== Source data ==
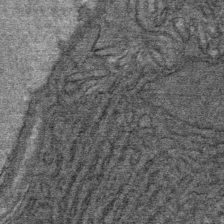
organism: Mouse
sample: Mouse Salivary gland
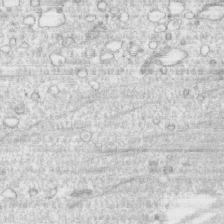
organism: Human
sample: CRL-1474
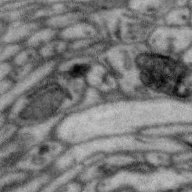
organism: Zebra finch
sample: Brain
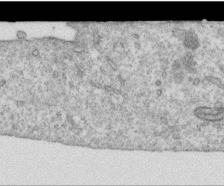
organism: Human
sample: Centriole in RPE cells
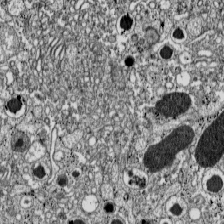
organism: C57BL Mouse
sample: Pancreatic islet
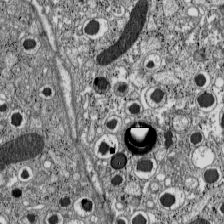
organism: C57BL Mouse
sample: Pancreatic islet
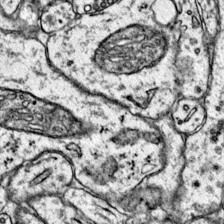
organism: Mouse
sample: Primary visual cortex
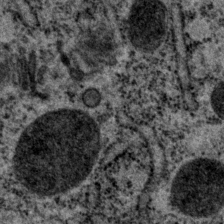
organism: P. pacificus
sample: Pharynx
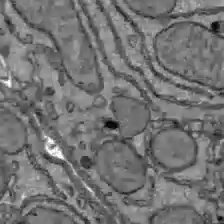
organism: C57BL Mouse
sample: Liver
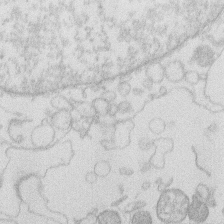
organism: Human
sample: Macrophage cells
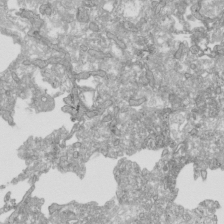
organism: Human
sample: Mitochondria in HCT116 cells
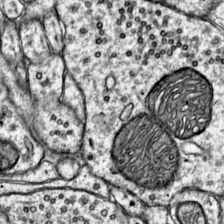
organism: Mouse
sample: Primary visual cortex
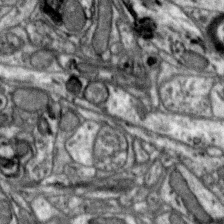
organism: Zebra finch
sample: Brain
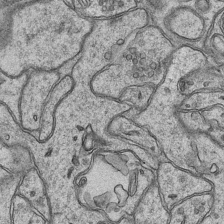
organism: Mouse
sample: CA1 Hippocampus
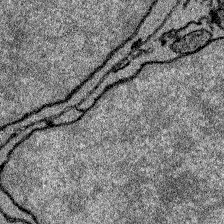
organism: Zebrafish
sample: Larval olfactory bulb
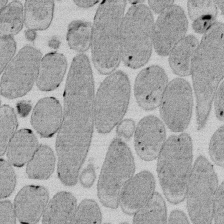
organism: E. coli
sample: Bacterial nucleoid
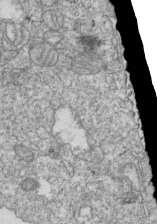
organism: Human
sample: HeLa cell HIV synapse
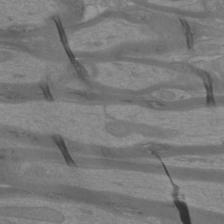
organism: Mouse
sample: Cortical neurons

...

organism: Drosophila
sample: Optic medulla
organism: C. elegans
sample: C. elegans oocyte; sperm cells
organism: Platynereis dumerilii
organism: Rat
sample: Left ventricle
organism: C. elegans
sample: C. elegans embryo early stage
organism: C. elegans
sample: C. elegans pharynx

* * *

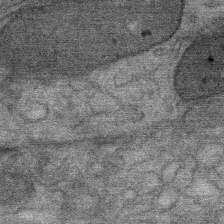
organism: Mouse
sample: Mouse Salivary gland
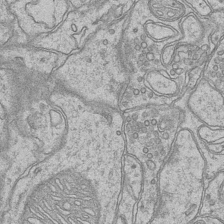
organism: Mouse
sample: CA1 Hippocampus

== What the task requires ==
Skipping every picture, transcribe exactly the lines above from the one containing "sample: Pharynx" through the one containing "organism: E. coli", both included.

== Expected output ==
sample: Pharynx
organism: C57BL Mouse
sample: Liver
organism: Human
sample: Macrophage cells
organism: Human
sample: Mitochondria in HCT116 cells
organism: Mouse
sample: Primary visual cortex
organism: Zebra finch
sample: Brain
organism: Mouse
sample: CA1 Hippocampus
organism: Zebrafish
sample: Larval olfactory bulb
organism: E. coli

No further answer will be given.